Boarding, Bed-Hiding, and Other Dangers of Appearing Poor
The US’s troubled ER’s came into media focus again recently as a woman waiting for care collapsed and was ignored by hospital personnel:
Zachary F. Meisel and Jesse M. Pines have done a great job exposing how our health care finance system plays an important role in such tragedies:
[W]hat’s largely missing from this story is the likely cause of Green’s pulmonary embolism. The answer lies in a . . . systematic and widespread danger in hospital care: E.R. waits. Why was Green sitting and waiting while blood pooled in her legs? Despite increasing evidence that crowded E.R.s can be hazardous to your health, hospitals have incentives to keep their E.R. patients waiting. As a result, there has been an explosion in E.R. wait times over the past few years, even for those who are the sickest.
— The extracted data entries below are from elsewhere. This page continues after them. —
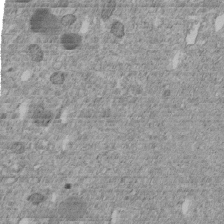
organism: C. elegans
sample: C. elegans embryo early stage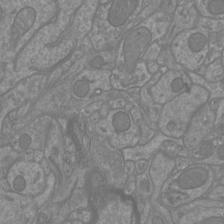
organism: Mouse
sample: Cortical neurons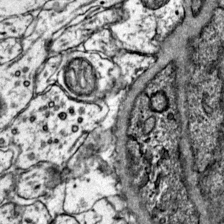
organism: Mouse
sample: Primary visual cortex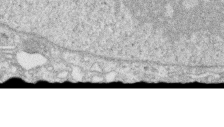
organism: Human
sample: HeLa cell HIV synapse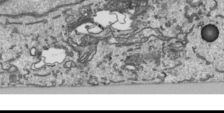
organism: Human
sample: Mitochondria in HCT116 cells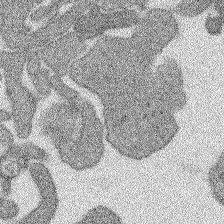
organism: Human
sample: HeLa cells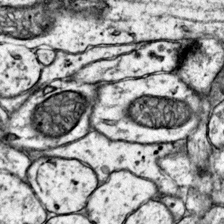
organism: Mouse
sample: Primary visual cortex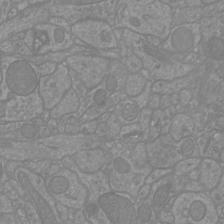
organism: Mouse
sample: Cortical neurons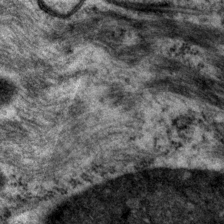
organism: P. pacificus
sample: Pharynx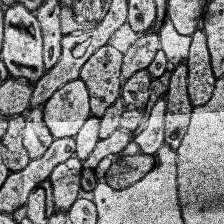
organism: Human
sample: Temporal Lobe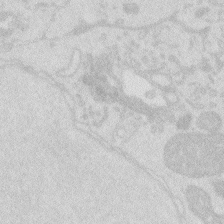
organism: Zebrafish
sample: Macrophage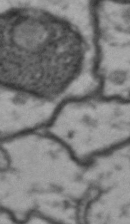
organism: Drosophila
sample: Brain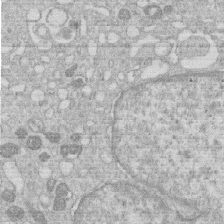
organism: Human
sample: Macrophage cells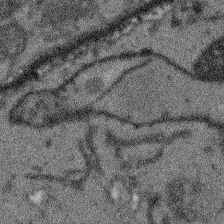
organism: Arabidopsis thaliana
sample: Root tip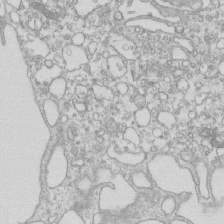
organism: Mouse
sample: Macrophages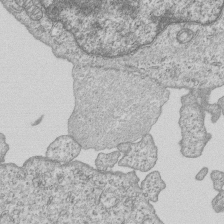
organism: Human
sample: MDA-MB-231 cells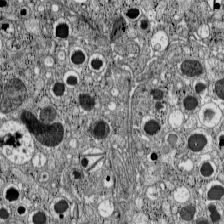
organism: C57BL Mouse
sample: Pancreatic islet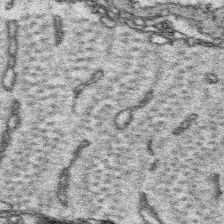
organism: Platynereis dumerilii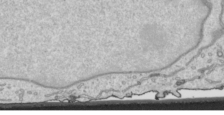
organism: Human
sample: Mitochondria in HCT116 cells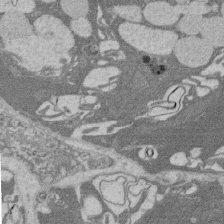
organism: Rat
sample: Salivary granule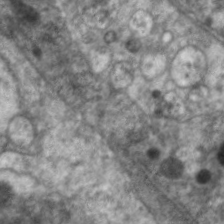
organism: C. elegans
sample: Pharynx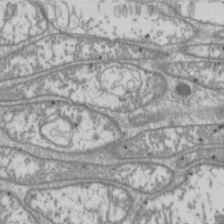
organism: Drosophila
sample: Cell division; meiosis; drosophila spermatocytes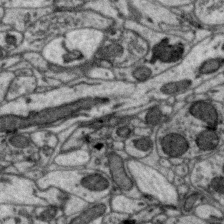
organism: Zebra finch
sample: Brain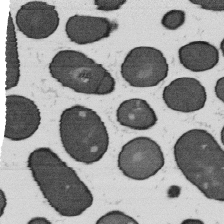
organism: B. subtilis
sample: Bacterial spore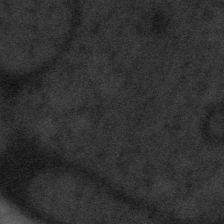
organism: Tuwongella immobilis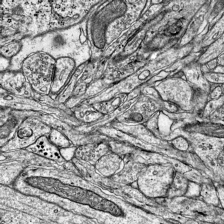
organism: Mouse
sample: Visual Cortex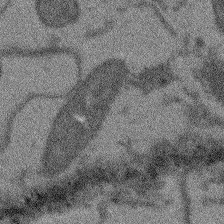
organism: Arabidopsis thaliana
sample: Root tip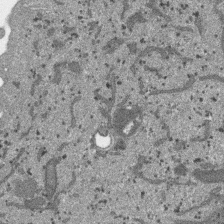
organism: Human
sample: Lung epithelial cells infected with SARS-CoV-2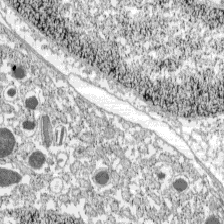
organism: C57BL Mouse
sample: Pancreatic islet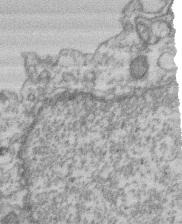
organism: Mouse
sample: T cell stromal cell synapse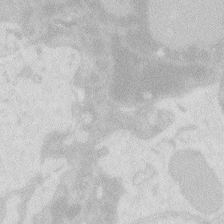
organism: Zebrafish
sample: Macrophage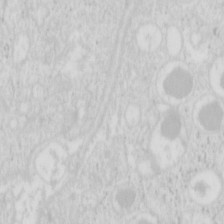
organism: Mouse
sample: Pancreas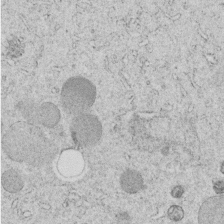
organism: C. elegans
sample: C. elegans embryo early stage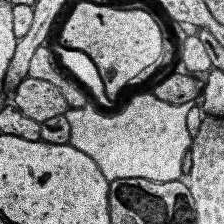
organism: Human
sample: Temporal Lobe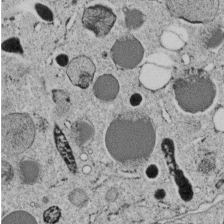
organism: C. elegans
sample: C. elegans embryo early stage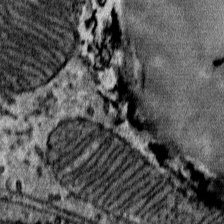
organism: Mouse
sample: Mouse Salivary gland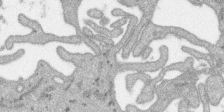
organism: Human
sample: Lung epithelial cells infected with SARS-CoV-2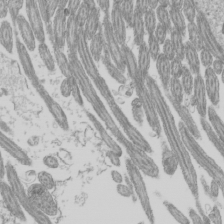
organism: Mouse
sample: Cilia; mouse epididymis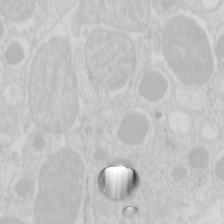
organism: Mouse
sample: Pancreas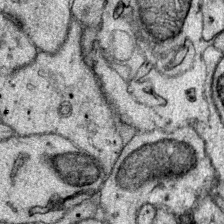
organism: Mouse
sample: Primary visual cortex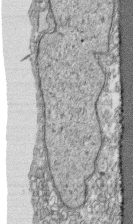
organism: Human
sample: CRL-1474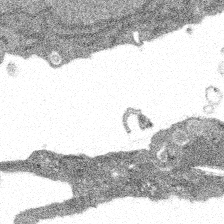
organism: Spongilla lacustris
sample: Multiple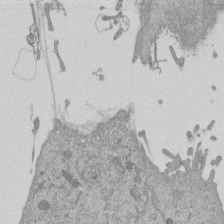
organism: Mouse
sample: ED-1 cell nuclei; centrioles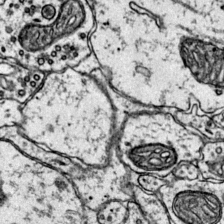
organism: Mouse
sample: Primary visual cortex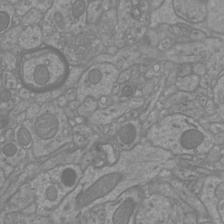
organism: Mouse
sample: Cortical neurons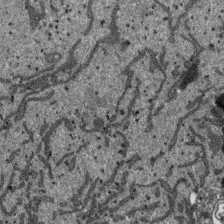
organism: Human
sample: Lung epithelial cells infected with SARS-CoV-2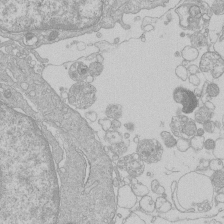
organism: Human
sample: Macrophage cells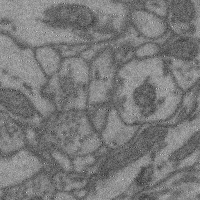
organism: Mouse
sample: Cerebral cortex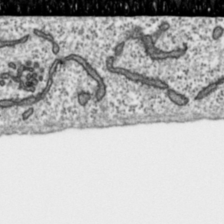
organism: Toxoplasma gondii
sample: Parasites in a vacuole inside a host cell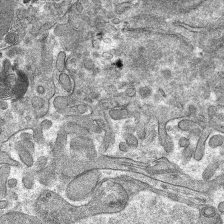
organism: Mouse
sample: Mouse hepatocytes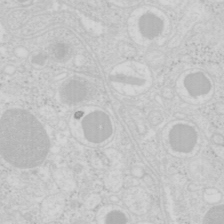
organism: Mouse
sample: Pancreas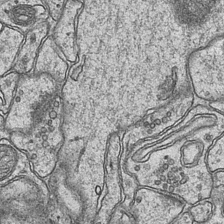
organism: Mouse
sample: CA1 Hippocampus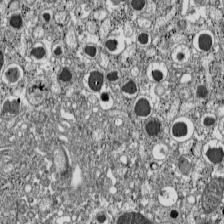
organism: C57BL Mouse
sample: Pancreatic islet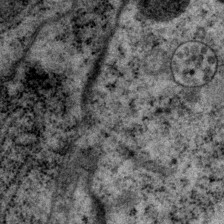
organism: P. pacificus
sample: Pharynx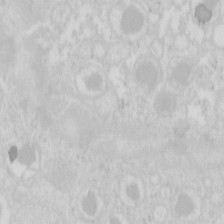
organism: Mouse
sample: Pancreas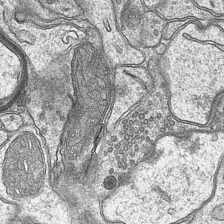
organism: Mouse
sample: CA1 Hippocampus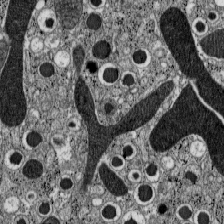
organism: C57BL Mouse
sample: Pancreatic islet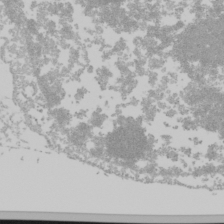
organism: Mouse
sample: Cancer cell death in ED-1 cells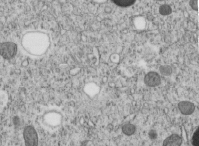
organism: C. elegans
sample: C. elegans embryo early stage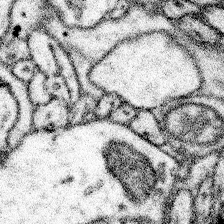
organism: Mouse
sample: Somatosensory cortex neuropil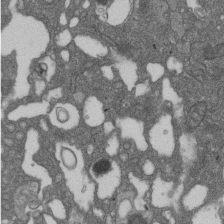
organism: Drosophila
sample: Nephrocyte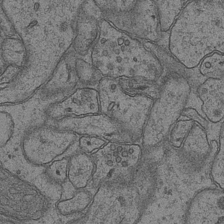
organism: Mouse
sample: CA1 Hippocampus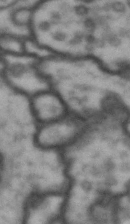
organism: Drosophila
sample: Brain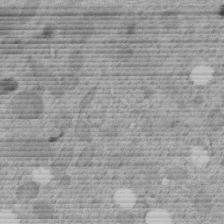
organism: C. elegans
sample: C. elegans embryo early stage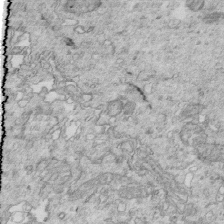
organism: Mouse
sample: Multiciliated cells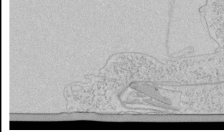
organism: Human
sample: Mitochondria in HCT116 cells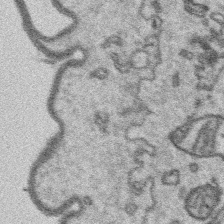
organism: Platynereis dumerilii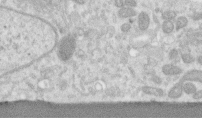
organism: Human
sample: Centriole in RPE cells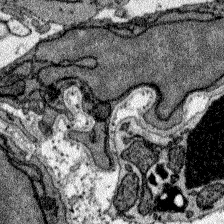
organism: Zebrafish
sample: Larval olfactory bulb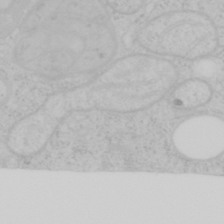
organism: Mouse
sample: OT-I killer T cells with ID8 ovarian cancer cells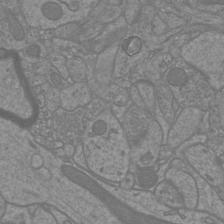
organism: Mouse
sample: Cortical neurons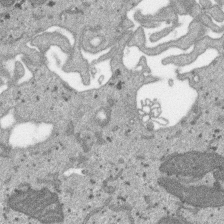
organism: Human
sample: Lung epithelial cells infected with SARS-CoV-2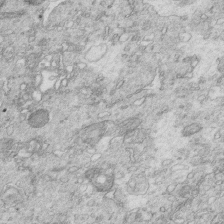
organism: Mouse
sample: Multiciliated cells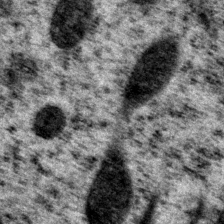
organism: P. pacificus
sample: Pharynx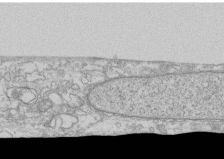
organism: Human
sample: CRL-1474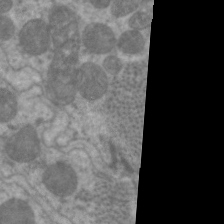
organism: C. elegans
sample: Pharynx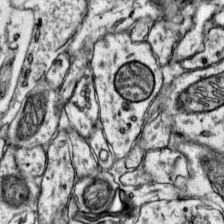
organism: Mouse
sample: Primary visual cortex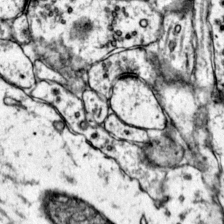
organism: Mouse
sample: Primary visual cortex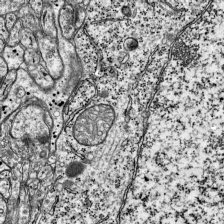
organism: Mouse
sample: Visual Cortex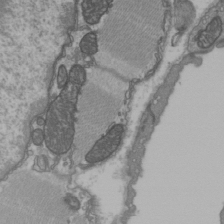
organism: C57BL Mouse
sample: Heart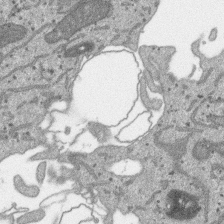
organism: Human
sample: Lung epithelial cells infected with SARS-CoV-2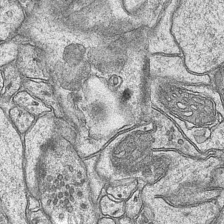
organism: Mouse
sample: CA1 Hippocampus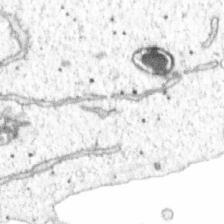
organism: Human
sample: HeLa cells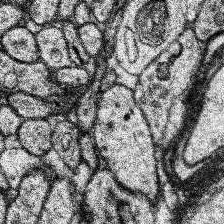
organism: Human
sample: Temporal Lobe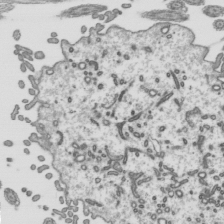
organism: Mouse
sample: Mouse epididymis efferent ductule cilia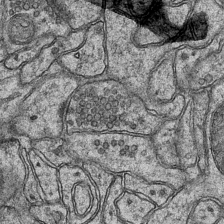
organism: Mouse
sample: CA1 Hippocampus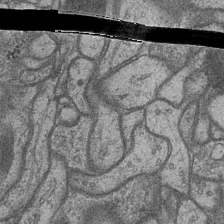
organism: Drosophila
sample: Optic medulla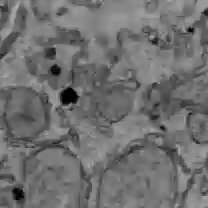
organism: C57BL Mouse
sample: Liver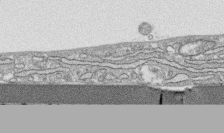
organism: Human
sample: CRL-1474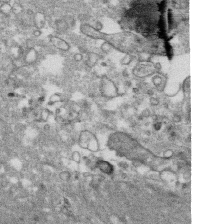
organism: Human
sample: CRL-1474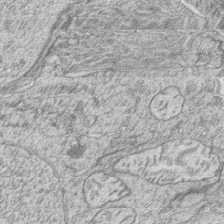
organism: Zebrafish
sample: synaptic ribbons in rod cells and cone cells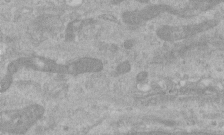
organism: Human
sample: Centriole in RPE cells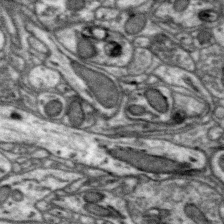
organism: Zebra finch
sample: Brain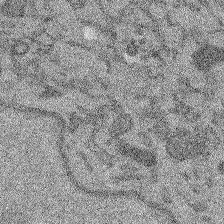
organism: Human
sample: HeLa cells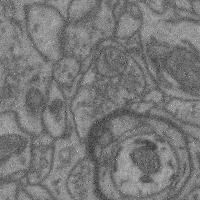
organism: Mouse
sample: Cerebral cortex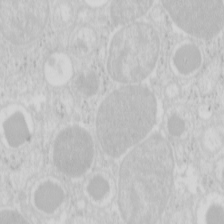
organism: Mouse
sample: Pancreas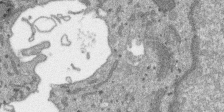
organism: Human
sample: Lung epithelial cells infected with SARS-CoV-2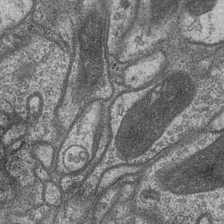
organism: Drosophila
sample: Optic medulla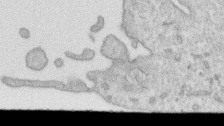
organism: Human
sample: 1205lu cells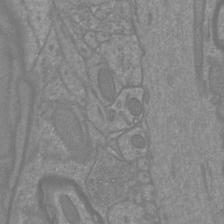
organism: Mouse
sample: Cortical neurons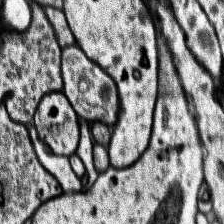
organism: Human
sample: Temporal Lobe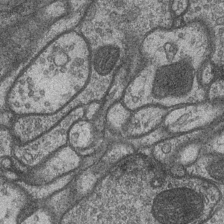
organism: Drosophila
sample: Optic medulla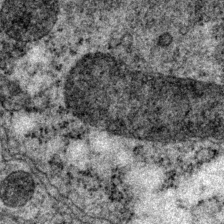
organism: P. pacificus
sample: Pharynx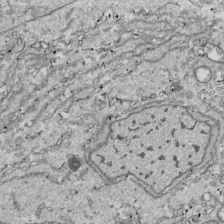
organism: Drosophila
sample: Cell division; meiosis; drosophila spermatocytes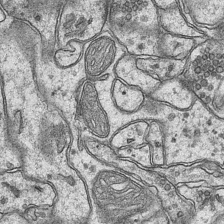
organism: Mouse
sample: CA1 Hippocampus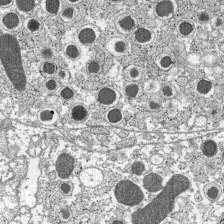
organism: C57BL Mouse
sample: Pancreatic islet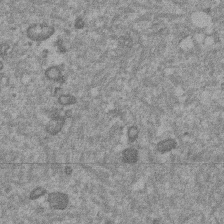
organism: Mouse
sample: Dividing mouse embryo 1 cell stage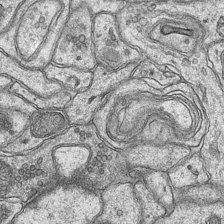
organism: Mouse
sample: CA1 Hippocampus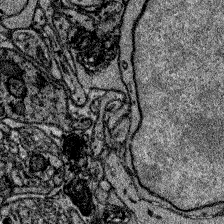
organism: Zebrafish
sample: Larval olfactory bulb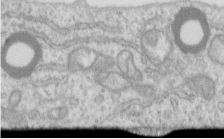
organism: Human
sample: Centriole in RPE cells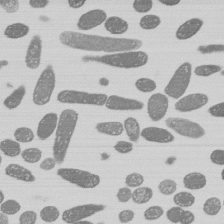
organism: E. coli
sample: Bacterial nucleoid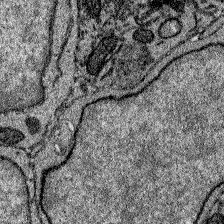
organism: Zebrafish
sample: Larval olfactory bulb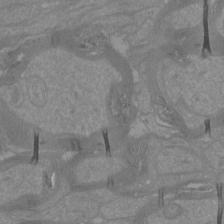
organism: Mouse
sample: Cortical neurons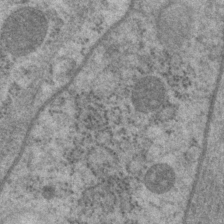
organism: P. pacificus
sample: Pharynx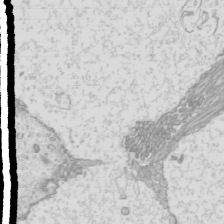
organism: Mouse
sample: Cilia; mouse epididymis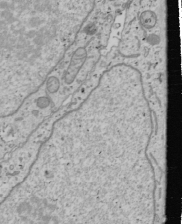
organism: Human
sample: Mitochondria in U2OS cells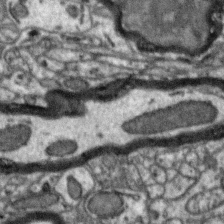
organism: Zebra finch
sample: Brain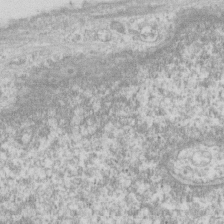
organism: Human
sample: Fibroblast cells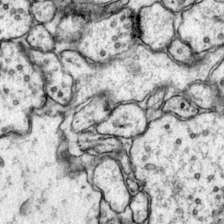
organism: Mouse
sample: Primary visual cortex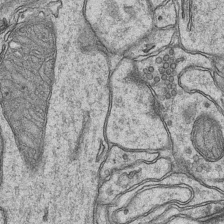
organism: Mouse
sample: CA1 Hippocampus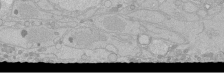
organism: Human
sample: Caco-2 cells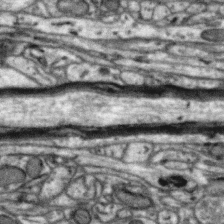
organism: Zebra finch
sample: Brain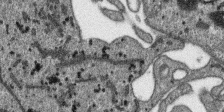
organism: Human
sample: Lung epithelial cells infected with SARS-CoV-2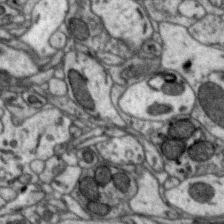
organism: Zebra finch
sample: Brain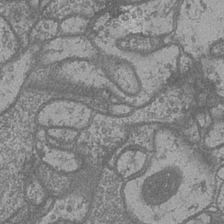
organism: Drosophila
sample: Optic medulla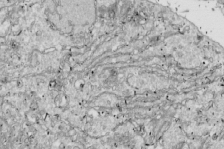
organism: Drosophila
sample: Cell division; meiosis; drosophila spermatocytes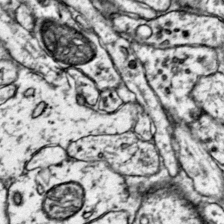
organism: Mouse
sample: Primary visual cortex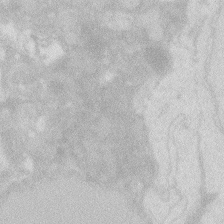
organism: Zebrafish
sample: Macrophage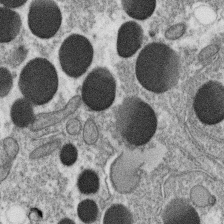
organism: C. elegans
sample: C. elegans oocyte; sperm cells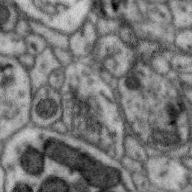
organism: Zebra finch
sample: Brain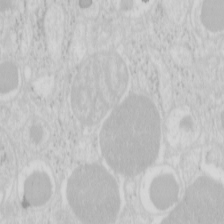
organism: Mouse
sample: Pancreas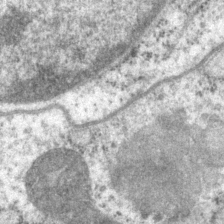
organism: P. pacificus
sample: Pharynx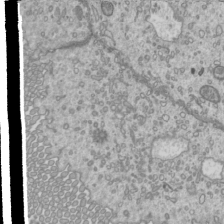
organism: Mouse
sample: Cilia; mouse epididymis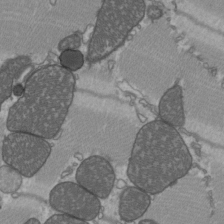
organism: C57BL Mouse
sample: Heart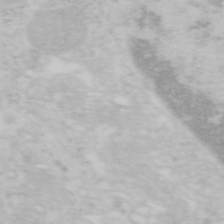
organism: Mouse
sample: OT-I killer T cells with ID8 ovarian cancer cells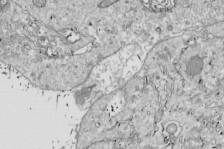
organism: Drosophila
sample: Cell division; meiosis; drosophila spermatocytes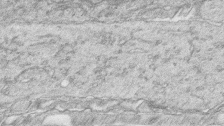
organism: Zebrafish
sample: synaptic ribbons in rod cells and cone cells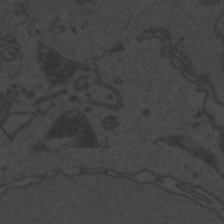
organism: Zebrafish
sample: Macrophage infected with Toxoplasma gondii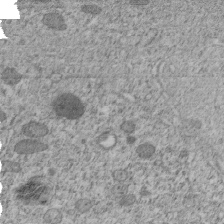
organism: C. elegans
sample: C. elegans embryo early stage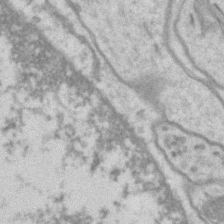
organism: Mouse
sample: CA1 Hippocampus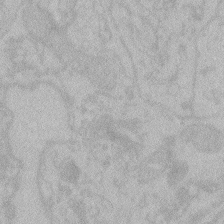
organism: Zebrafish
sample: Macrophage infected with Toxoplasma gondii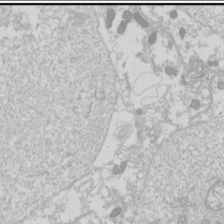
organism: Drosophila
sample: Cell division; meiosis; drosophila spermatocytes

A major cause for E.R. crowding is the hospital practice of boarding inpatients in emergency departments. This happens when patients who come to the E.R. need to be admitted overnight. If there are no inpatient beds in the hospital (or no extra inpatient nurses on duty that day) then the patient stays in the E.R. long past the completion of the initial emergency work. This is what happened to Green, and it has become widespread and common. The problem is that boarding shifts E.R. resources away from the new patients in the waiting room. . . .
What hospital would promote such a practice? Potentially, those that profit more from boarding, particularly in poorer communities with high numbers of uninsured and Medicaid patients. Imagine you run a hospital. There are two competing sources for inpatient beds. The first source is patients who come in through direct and transfer admissions. They are more likely to come with private insurance and need procedural care, both of which maximize profits. The second source is E.R. patients, who are more likely to be uninsured or have pittance-paying Medicaid and less likely to need high-margin procedures. Do the math: If you fill your hospital with the direct and transfer admissions and maroon the E.R. patients for long periods, you make more money.
The whole point of EMTALA, the law that mandates treatment of ER’s, was to make them a zone within the hospital where ability to pay did not affect quality of care. But given that it was an unfunded mandate, it has had a predictable effect: to gradually starve that one zone of egalitarianism of resources that get diverted to other, more profitable parts of the hospital.